Overall, the bill granted $39.7 billion in discretionary funding for the DHS.

A Department of Homeland Security (DHS) appropriations bill released on 9 January allocates US$3 million in funding for testing of a biometric exit app that would be used by Customs and Border Protection (CBP).

The funding will be used for a biometric exit mobile application demonstration at two airports, according to an explanatory note added to the bill.

The idea of implementing an exit system at all US ports of entry was first touted in 1996 as part of the “Illegal Immigration Reform and Immigrant Responsibility Act”.

Three related laws passed since the 9/11 attacks - based on 9/11 Commission recommendations - required that biometrics such as fingerprints and facial data be used to verify identities as part of the scheme.

The funds provided to test the biometric exit mobile app testing are part of $10.7 billion allocated for CBP, an increase of $118.7 million above the FY 2014 enacted level. Overall, the bill granted $39.7 billion in discretionary funding for the DHS, an increase of $400 million compared to the FY 2014 enacted level.

“The funding in this bill is targeted to critical security and law enforcement efforts that keep our nation and people safe, and ensure the laws of the land are strongly enforced,” said House Appropriations Committee Chairman Hal Rogers.

A day after the bill was released, Republican representative Candice S Miller introduced legislation that "requires the Secretary of Homeland Security to establish a biometric exit data system”.

Last September, Miller also introduced the Biometric Exit Improvement Act of 2013, which had the same requirement. That bill also would’ve given the DHS just 180 days to submit an implementation plan to establish a biometric exit data system.

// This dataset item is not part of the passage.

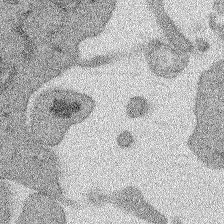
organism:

Proponent say a biometric exit system would fulfil long-held goals of the federal government to obtain accurate and timely data on those who overstay visas.

Janice Kephart, former special counsel at the Senate Committee on the Judiciary and former counsel to the 9/11 Commission, has estimated that the first-year implementation costs for all air and sea ports would range from $400 million to $600 million, even assuming significant cost overruns.

Currently, the US relies on the US-VISIT system, which involves the collection and analysis of biometric data (such as fingerprints) by the Office of Biometric Identity Management. These are checked against a database to track individuals deemed by the United States to be terrorists, criminals, and illegal immigrants.